I would use
Dictionary<NonTerminalSymbol,Set<List<Symbol>>>
allowing you to search for the Non-terminal of the set of rules for the production of the right-hand sides (themselves represented in the form of lists of terminal / non-terminal symbols) associated with the Non-terminal. (The OP question shows that Nonterminal E can be connected with two rules, but we only need the right parts if we have the left side).
This representation only works to determine the grammar of vanilla BNF, in which there is no syntactic sugar for common grammatically identifying idioms. Such idioms usually include choices, Kleene star / plus, ... and when they are available for grammar, you get what is called Extended BNF or EBNF. If we write EBNF only for the selection indicated by the symbol | , the grammar of an expression in a flat form, indicated by the OP as an example:
E = S ; S = P | S + P | S - P ; P = T | P * T | P / T ; T = T ** M | ( E ) | Number | ID ;
and my first sentence may represent this, because alternation is only used to display different right sides.
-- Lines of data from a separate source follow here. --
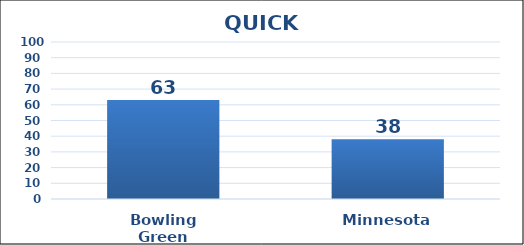
| Category | Series 0 |
|---|---|
| Bowling Green | 63 |
| Minnesota | 38 |
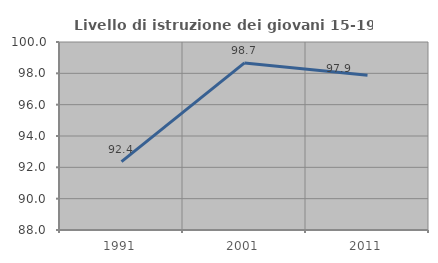
| Category | Livello di istruzione dei giovani 15-19 anni |
|---|---|
| 1991.0 | 92.366 |
| 2001.0 | 98.667 |
| 2011.0 | 97.872 |
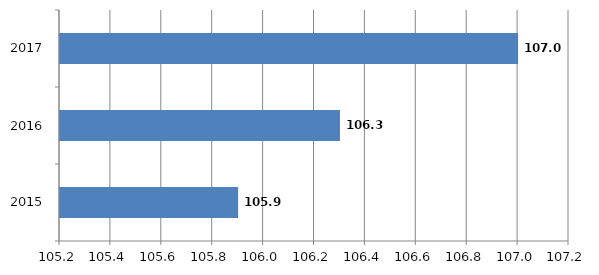
| Category | Series 0 |
|---|---|
| 2015.0 | 105.9 |
| 2016.0 | 106.3 |
| 2017.0 | 107 |
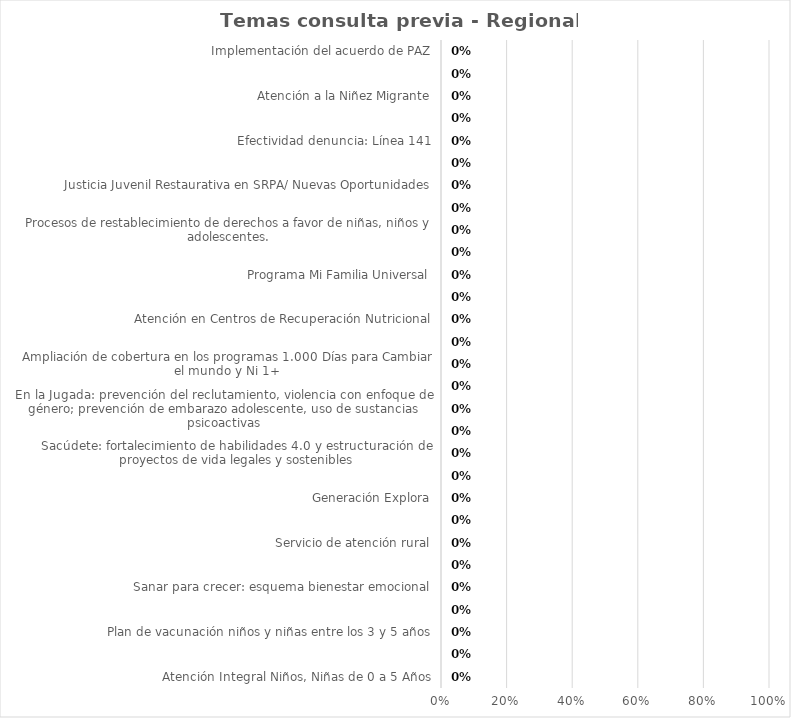
| Category | Temas consulta previa - Regional 0 / 0 |
|---|---|
| Atención Integral Niños, Niñas de 0 a 5 Años | 0 |
| Esquema pedagógico Mis Manos Te Enseñan | 0 |
| Plan de vacunación niños y niñas entre los 3 y 5 años | 0 |
| Contratación objetiva de operadores | 0 |
| Sanar para crecer: esquema bienestar emocional | 0 |
| Cualificación del talento humano: madres comunitarias y agentes educativos | 0 |
| Servicio de atención rural | 0 |
| Atención con Unidades de Búsqueda Activa | 0 |
| Generación Explora | 0 |
| Generaciones Étnicas con Bienestar | 0 |
| Sacúdete: fortalecimiento de habilidades 4.0 y estructuración de proyectos de vida legales y sostenibles | 0 |
| Hablar Lo Cura: Estrategia que promueve la salud mental | 0 |
| En la Jugada: prevención del reclutamiento, violencia con enfoque de género; prevención de embarazo adolescente, uso de sustancias psicoactivas | 0 |
| Entrega de canastas nutricionales | 0 |
| Ampliación de cobertura en los programas 1.000 Días para Cambiar el mundo y Ni 1+ | 0 |
| Contribución en las reducciones de muertes asociadas a desnutrición. | 0 |
| Atención en Centros de Recuperación Nutricional | 0 |
| Modalidad Katünaa Violencia al Interior del Hogar y Prevención de Riesgos | 0 |
| Programa Mi Familia Universal | 0 |
| Territorios Étnicos con Bienestar | 0 |
| Procesos de restablecimiento de derechos a favor de niñas, niños y adolescentes. | 0 |
| Proyecto Sueños | 0 |
| Justicia Juvenil Restaurativa en SRPA/ Nuevas Oportunidades | 0 |
| Adopciones | 0 |
| Efectividad denuncia: Línea 141 | 0 |
| Alianza contra las Violencias hacia niñas, niños y Adolescentes | 0 |
| Atención a la Niñez Migrante | 0 |
| Defensorías de familia | 0 |
| Implementación del acuerdo de PAZ | 0 |
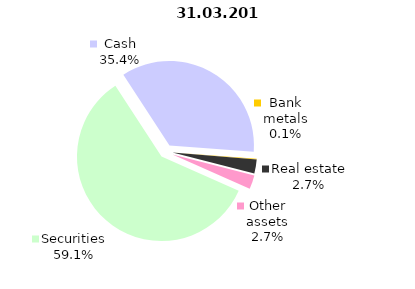
| Category | 31.03.2019 |
|---|---|
| Securities | 1673.5 |
| Cash | 1001.3 |
| Bank metals | 3.7 |
| Real estate | 76.2 |
| Other assets | 75.1 |
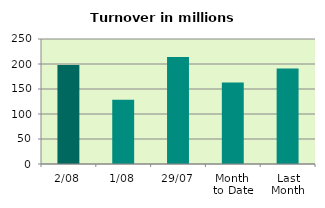
| Category | Series 0 |
|---|---|
| 2/08 | 198.087 |
| 1/08 | 128.341 |
| 29/07 | 213.869 |
| Month 
to Date | 163.214 |
| Last
Month | 191.038 |
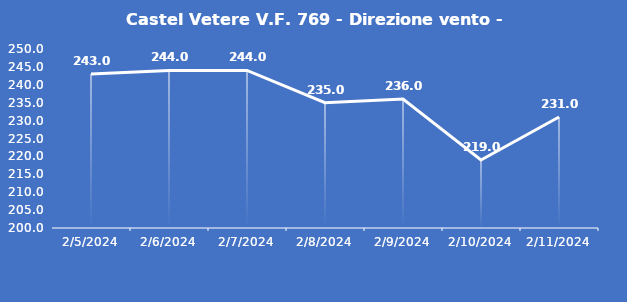
| Category | Castel Vetere V.F. 769 - Direzione vento - Grezzo (°N) |
|---|---|
| 2/5/24 | 243 |
| 2/6/24 | 244 |
| 2/7/24 | 244 |
| 2/8/24 | 235 |
| 2/9/24 | 236 |
| 2/10/24 | 219 |
| 2/11/24 | 231 |
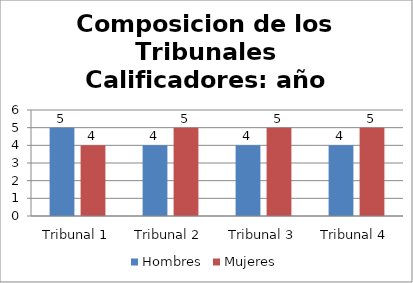
| Category | Hombres | Mujeres |
|---|---|---|
| Tribunal 1 | 5 | 4 |
| Tribunal 2 | 4 | 5 |
| Tribunal 3 | 4 | 5 |
| Tribunal 4 | 4 | 5 |
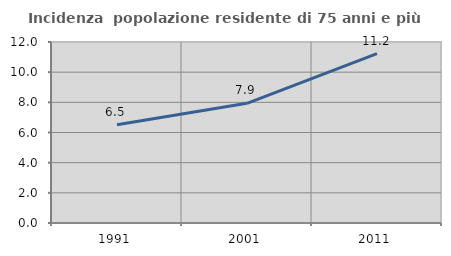
| Category | Incidenza  popolazione residente di 75 anni e più |
|---|---|
| 1991.0 | 6.514 |
| 2001.0 | 7.934 |
| 2011.0 | 11.224 |
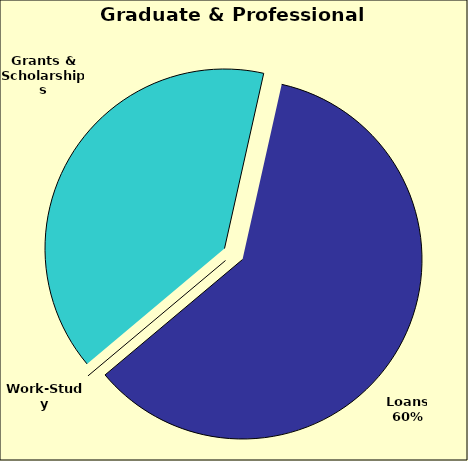
| Category | Series 0 |
|---|---|
| Grants & Scholarships | 0.396 |
| Loans | 0.604 |
| Work-Study | 0 |
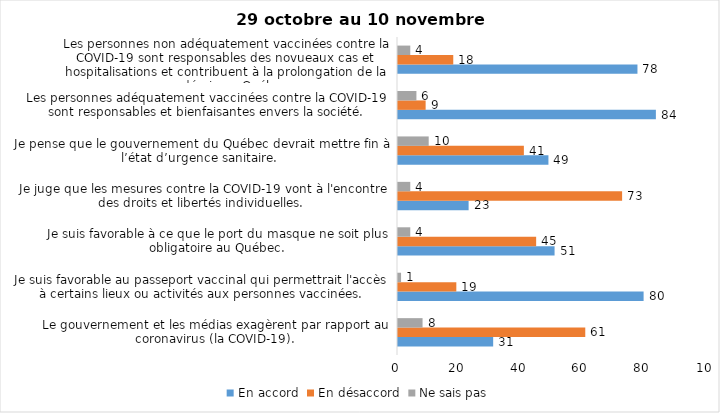
| Category | En accord | En désaccord | Ne sais pas |
|---|---|---|---|
| Le gouvernement et les médias exagèrent par rapport au coronavirus (la COVID-19). | 31 | 61 | 8 |
| Je suis favorable au passeport vaccinal qui permettrait l'accès à certains lieux ou activités aux personnes vaccinées. | 80 | 19 | 1 |
| Je suis favorable à ce que le port du masque ne soit plus obligatoire au Québec. | 51 | 45 | 4 |
| Je juge que les mesures contre la COVID-19 vont à l'encontre des droits et libertés individuelles.  | 23 | 73 | 4 |
| Je pense que le gouvernement du Québec devrait mettre fin à l’état d’urgence sanitaire.  | 49 | 41 | 10 |
| Les personnes adéquatement vaccinées contre la COVID-19 sont responsables et bienfaisantes envers la société. | 84 | 9 | 6 |
| Les personnes non adéquatement vaccinées contre la COVID-19 sont responsables des novueaux cas et hospitalisations et contribuent à la prolongation de la pandémie au Québec. | 78 | 18 | 4 |
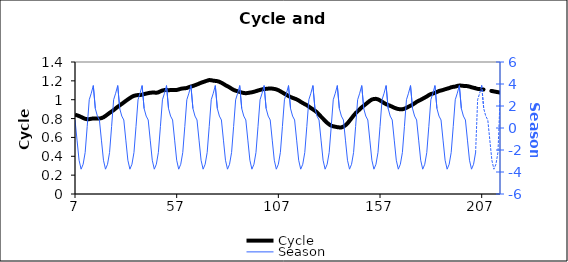
| Category | Cycle |
|---|---|
| 7.0 | 0.842 |
| 8.0 | 0.835 |
| 9.0 | 0.827 |
| 10.0 | 0.817 |
| 11.0 | 0.806 |
| 12.0 | 0.798 |
| 13.0 | 0.793 |
| 14.0 | 0.794 |
| 15.0 | 0.798 |
| 16.0 | 0.802 |
| 17.0 | 0.801 |
| 18.0 | 0.8 |
| 19.0 | 0.8 |
| 20.0 | 0.805 |
| 21.0 | 0.814 |
| 22.0 | 0.828 |
| 23.0 | 0.844 |
| 24.0 | 0.861 |
| 25.0 | 0.875 |
| 26.0 | 0.89 |
| 27.0 | 0.908 |
| 28.0 | 0.925 |
| 29.0 | 0.94 |
| 30.0 | 0.956 |
| 31.0 | 0.972 |
| 32.0 | 0.988 |
| 33.0 | 1.003 |
| 34.0 | 1.018 |
| 35.0 | 1.031 |
| 36.0 | 1.041 |
| 37.0 | 1.047 |
| 38.0 | 1.049 |
| 39.0 | 1.05 |
| 40.0 | 1.053 |
| 41.0 | 1.06 |
| 42.0 | 1.065 |
| 43.0 | 1.07 |
| 44.0 | 1.074 |
| 45.0 | 1.076 |
| 46.0 | 1.076 |
| 47.0 | 1.074 |
| 48.0 | 1.078 |
| 49.0 | 1.089 |
| 50.0 | 1.098 |
| 51.0 | 1.102 |
| 52.0 | 1.103 |
| 53.0 | 1.101 |
| 54.0 | 1.102 |
| 55.0 | 1.103 |
| 56.0 | 1.102 |
| 57.0 | 1.104 |
| 58.0 | 1.109 |
| 59.0 | 1.116 |
| 60.0 | 1.12 |
| 61.0 | 1.121 |
| 62.0 | 1.125 |
| 63.0 | 1.133 |
| 64.0 | 1.14 |
| 65.0 | 1.146 |
| 66.0 | 1.154 |
| 67.0 | 1.162 |
| 68.0 | 1.171 |
| 69.0 | 1.18 |
| 70.0 | 1.188 |
| 71.0 | 1.195 |
| 72.0 | 1.202 |
| 73.0 | 1.208 |
| 74.0 | 1.207 |
| 75.0 | 1.202 |
| 76.0 | 1.199 |
| 77.0 | 1.197 |
| 78.0 | 1.19 |
| 79.0 | 1.18 |
| 80.0 | 1.168 |
| 81.0 | 1.154 |
| 82.0 | 1.143 |
| 83.0 | 1.131 |
| 84.0 | 1.117 |
| 85.0 | 1.104 |
| 86.0 | 1.096 |
| 87.0 | 1.09 |
| 88.0 | 1.083 |
| 89.0 | 1.076 |
| 90.0 | 1.071 |
| 91.0 | 1.069 |
| 92.0 | 1.072 |
| 93.0 | 1.075 |
| 94.0 | 1.079 |
| 95.0 | 1.084 |
| 96.0 | 1.091 |
| 97.0 | 1.098 |
| 98.0 | 1.104 |
| 99.0 | 1.11 |
| 100.0 | 1.113 |
| 101.0 | 1.115 |
| 102.0 | 1.118 |
| 103.0 | 1.119 |
| 104.0 | 1.118 |
| 105.0 | 1.114 |
| 106.0 | 1.11 |
| 107.0 | 1.101 |
| 108.0 | 1.089 |
| 109.0 | 1.076 |
| 110.0 | 1.064 |
| 111.0 | 1.052 |
| 112.0 | 1.04 |
| 113.0 | 1.029 |
| 114.0 | 1.02 |
| 115.0 | 1.012 |
| 116.0 | 1.004 |
| 117.0 | 0.992 |
| 118.0 | 0.978 |
| 119.0 | 0.965 |
| 120.0 | 0.953 |
| 121.0 | 0.942 |
| 122.0 | 0.927 |
| 123.0 | 0.912 |
| 124.0 | 0.898 |
| 125.0 | 0.883 |
| 126.0 | 0.866 |
| 127.0 | 0.843 |
| 128.0 | 0.82 |
| 129.0 | 0.799 |
| 130.0 | 0.776 |
| 131.0 | 0.755 |
| 132.0 | 0.738 |
| 133.0 | 0.724 |
| 134.0 | 0.718 |
| 135.0 | 0.714 |
| 136.0 | 0.709 |
| 137.0 | 0.706 |
| 138.0 | 0.707 |
| 139.0 | 0.714 |
| 140.0 | 0.729 |
| 141.0 | 0.749 |
| 142.0 | 0.776 |
| 143.0 | 0.804 |
| 144.0 | 0.831 |
| 145.0 | 0.857 |
| 146.0 | 0.878 |
| 147.0 | 0.898 |
| 148.0 | 0.919 |
| 149.0 | 0.937 |
| 150.0 | 0.954 |
| 151.0 | 0.971 |
| 152.0 | 0.989 |
| 153.0 | 1.002 |
| 154.0 | 1.008 |
| 155.0 | 1.009 |
| 156.0 | 1.004 |
| 157.0 | 0.992 |
| 158.0 | 0.979 |
| 159.0 | 0.965 |
| 160.0 | 0.952 |
| 161.0 | 0.944 |
| 162.0 | 0.935 |
| 163.0 | 0.925 |
| 164.0 | 0.915 |
| 165.0 | 0.907 |
| 166.0 | 0.901 |
| 167.0 | 0.898 |
| 168.0 | 0.899 |
| 169.0 | 0.905 |
| 170.0 | 0.914 |
| 171.0 | 0.926 |
| 172.0 | 0.937 |
| 173.0 | 0.947 |
| 174.0 | 0.962 |
| 175.0 | 0.977 |
| 176.0 | 0.988 |
| 177.0 | 0.999 |
| 178.0 | 1.011 |
| 179.0 | 1.023 |
| 180.0 | 1.034 |
| 181.0 | 1.049 |
| 182.0 | 1.06 |
| 183.0 | 1.066 |
| 184.0 | 1.072 |
| 185.0 | 1.082 |
| 186.0 | 1.092 |
| 187.0 | 1.098 |
| 188.0 | 1.104 |
| 189.0 | 1.111 |
| 190.0 | 1.117 |
| 191.0 | 1.123 |
| 192.0 | 1.132 |
| 193.0 | 1.137 |
| 194.0 | 1.139 |
| 195.0 | 1.147 |
| 196.0 | 1.15 |
| 197.0 | 1.149 |
| 198.0 | 1.147 |
| 199.0 | 1.146 |
| 200.0 | 1.144 |
| 201.0 | 1.139 |
| 202.0 | 1.132 |
| 203.0 | 1.127 |
| 204.0 | 1.121 |
| 205.0 | 1.115 |
| 206.0 | 1.113 |
| 207.0 | 1.11 |
| 208.0 | 1.108 |
| 209.0 | 1.104 |
| 210.0 | 1.1 |
| 211.0 | 1.096 |
| 212.0 | 1.092 |
| 213.0 | 1.088 |
| 214.0 | 1.084 |
| 215.0 | 1.08 |
| 216.0 | 1.076 |
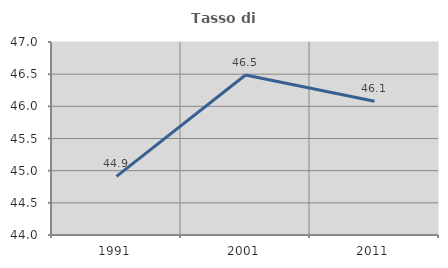
| Category | Tasso di occupazione   |
|---|---|
| 1991.0 | 44.912 |
| 2001.0 | 46.486 |
| 2011.0 | 46.078 |
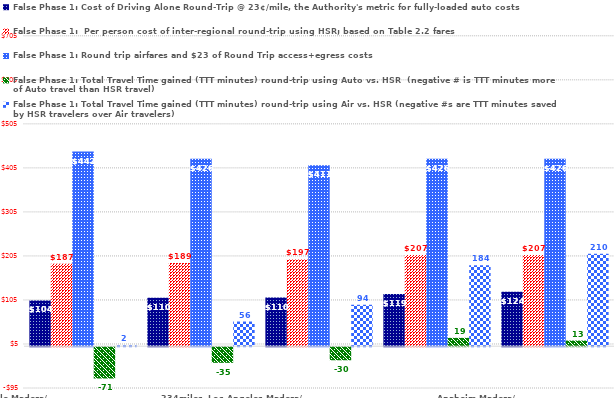
| Category | False Phase 1: Cost of Driving Alone Round-Trip @ 23¢/mile, the Authority's metric for fully-loaded auto costs | False Phase 1:  Per person cost of inter-regional round-trip using HSR; based on Table 2.2 fares | False Phase 1: Round trip airfares and $23 of Round Trip access+egress costs | False Phase 1: Total Travel Time gained (TTT minutes) round-trip using Auto vs. HSR  (negative # is TTT minutes more of Auto travel than HSR travel) | False Phase 1: Total Travel Time gained (TTT minutes) round-trip using Air vs. HSR (negative #s are TTT minutes saved by HSR travelers over Air travelers) |
|---|---|---|---|---|---|
| Palmdale-Madera/                                      234miles | 103.96 | 187 | 442 | -71.1 | 2 |
| Burbank (BUR)-Madera/                                         236miles | 109.94 | 189 | 426 | -35.5 | 56 |
| Los Angeles-Madera/                                               250miles | 110.4 | 197 | 411 | -29.7 | 94 |
| OC Gateway-Madera/                                                  263miles | 118.68 | 207 | 426 | 18.9 | 184 |
| Anaheim-Madera/                                                                277miles | 123.74 | 207 | 426 | 12.7 | 210 |
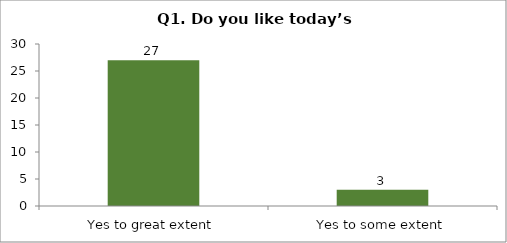
| Category | Q1. Do you like today’s session? |
|---|---|
| Yes to great extent | 27 |
| Yes to some extent | 3 |
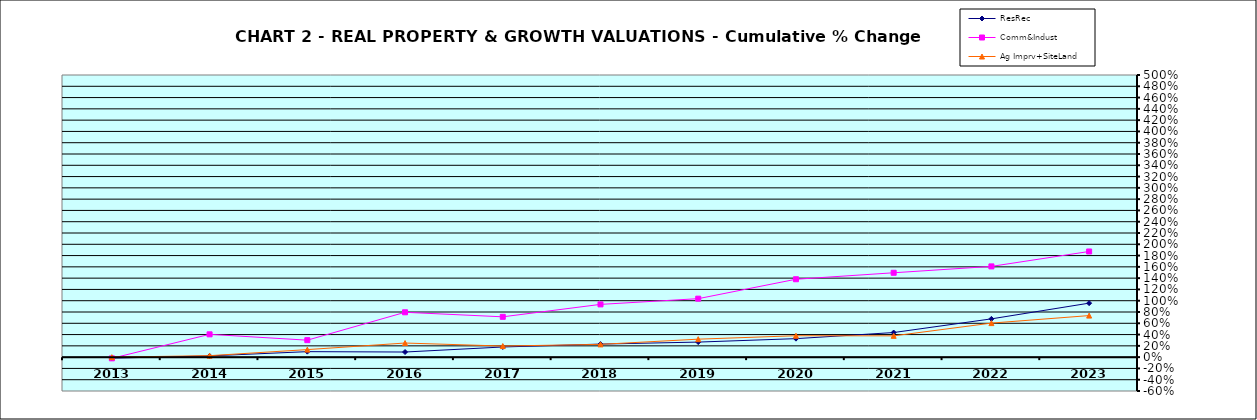
| Category | ResRec | Comm&Indust | Ag Imprv+SiteLand |
|---|---|---|---|
| 2013.0 | -0.017 | -0.021 | 0 |
| 2014.0 | 0.022 | 0.404 | 0.026 |
| 2015.0 | 0.097 | 0.301 | 0.134 |
| 2016.0 | 0.091 | 0.795 | 0.25 |
| 2017.0 | 0.18 | 0.715 | 0.196 |
| 2018.0 | 0.231 | 0.935 | 0.226 |
| 2019.0 | 0.267 | 1.036 | 0.319 |
| 2020.0 | 0.328 | 1.38 | 0.38 |
| 2021.0 | 0.436 | 1.495 | 0.377 |
| 2022.0 | 0.678 | 1.608 | 0.603 |
| 2023.0 | 0.957 | 1.873 | 0.736 |
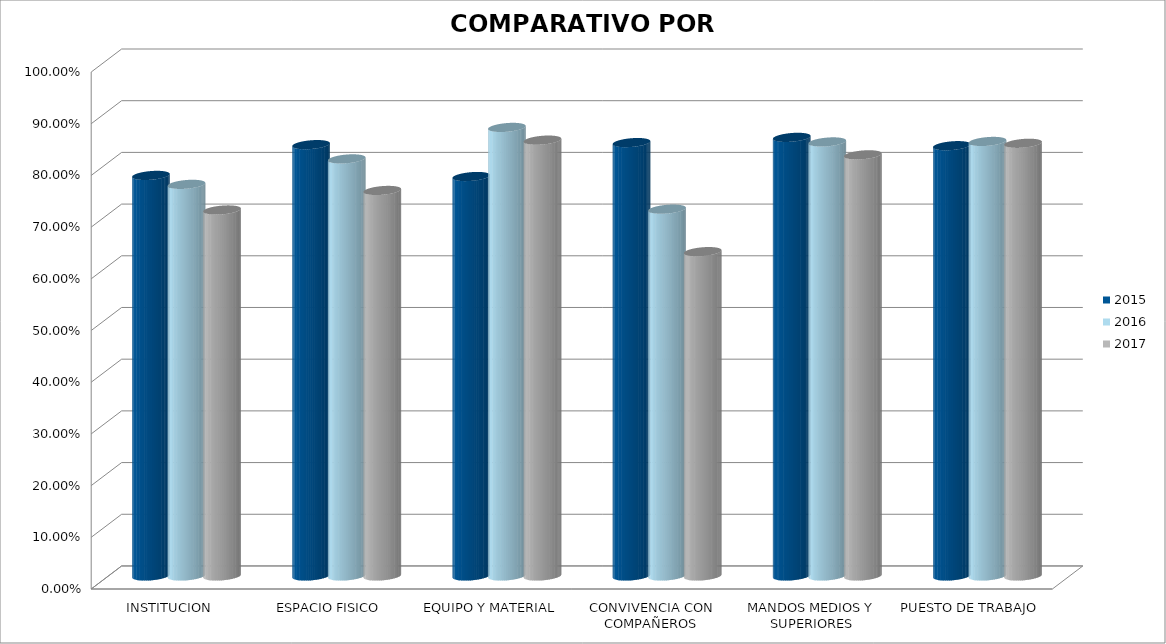
| Category | 2015 | 2016 | 2017 |
|---|---|---|---|
| INSTITUCION | 0.775 | 0.758 | 0.708 |
| ESPACIO FISICO | 0.834 | 0.807 | 0.746 |
| EQUIPO Y MATERIAL | 0.773 | 0.868 | 0.843 |
| CONVIVENCIA CON COMPAÑEROS | 0.838 | 0.71 | 0.627 |
| MANDOS MEDIOS Y SUPERIORES | 0.848 | 0.84 | 0.815 |
| PUESTO DE TRABAJO | 0.832 | 0.841 | 0.837 |
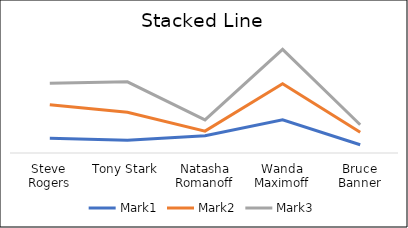
| Category | Mark1 | Mark2 | Mark3 |
|---|---|---|---|
| Steve Rogers | 39 | 89 | 57 |
| Tony Stark | 34 | 74 | 81 |
| Natasha Romanoff | 46 | 12 | 30 |
| Wanda Maximoff | 88 | 96 | 91 |
| Bruce Banner | 22 | 33 | 20 |
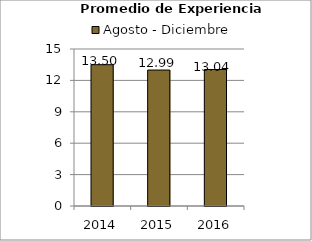
| Category | Agosto - Diciembre |
|---|---|
| 2014.0 | 13.5 |
| 2015.0 | 12.99 |
| 2016.0 | 13.04 |

However, he will not represent this:
E = S ; S = PA* ; A = + P | - P ; P = T M+ ; -- to be different M = * T | / T ; T = T ** M | ( E ) | Number | ID | ID ( E (
The key issue that this additional notation introduces is the ability to re-compose WBNF statements by syntax definitions and that is the whole point of EBNF.
To represent EBNFs, you have to store derivatives essentially like trees that represent the structure of EBNF expressions (in fact, this is essentially the same problem as any grammar of an expression).
To represent an EBNF tree (expression), you need to define a tree structure for EBNF. You need tree nodes to:
- characters (terminal or not)
- Alternation (with a list of alternatives)
- Kleene *
- Kleene +
- "Not necessary"?
- others that you have decided that your EBNF has as operators (for example, comma'd lists, a way of saying that one has a list of grammar elements separated by a selected comma, or ends with a selected semicolon ,. ..)
The easiest way to do this is to first write an EBNF grammar for the EBNF itself:
EBNF = RULE+ ; RULE = LHS "=" TERM* ";" ; TERM = STRING | SYMBOL | TERM "*" | TERM "+" | ';' STRING TERM | "," TERM STRING "(" TERM* ")" ;
Notice that I added a comma and a comma list to EBNF (advanced, remember?)
Now we can just check EBNF to decide what is needed. Now you need a set of records (OK, classes for C # 'er) to represent each of these rules. So:
- a class for EBNF that contains a set of rules
- class for RULE having LHS symbol and LIST
- an abstract base class for TERM with several specific variations, one for each alternative to TERM (the so-called “discriminated union”, which is usually implemented by inheriting and checking instances in the OO language).
Please note that some specific options may refer to other types of classes in the view of how you get the tree. For example:
KleeneStar inherits_from TERM { T: TERM: }
Details left to the reader to encode the rest.
This creates an unidentified problem for the OP: how do you use this grammar view to control parsing strings?
The simple answer is to get a parser generator, which means you need to figure out which EBNF it uses. (In this case, it would be easier to save your EBNF as text and pass it to this parser generator, which makes it all be discussed).
If you cannot get one (?) Or want to build your own, well, now you have an idea that you need to get over to build it. Another alternative is to create a recursive parser based on this view for your parsing. The approach to this is too great to restrain in this answer, but it is simple for those who have experience of recursion.
EDIT 10/22: OP clarifies that he insists on parsing all contextual free grammars and "especially NL". For all contextual free grammars, he will need a very strong parsing mechanism (Earley, GLR, full rollback, ...). For a natural language, he will need parsers that are much stronger than those, people have been trying to create such parsers for decades with only some, but definitely not easy, successes. Any of these two requirements seems to make the discussion of grammar representations pretty pointless; if it is a direct contextual free grammar, it will not analyze natural language (proven by those guys who have been trying for decades), and if he wants a more powerful NL parser, he will just need to use what types of bleeding edges are produced. Consider me a pessimist for his likely success if he does not decide to become a true expert in NL analysis.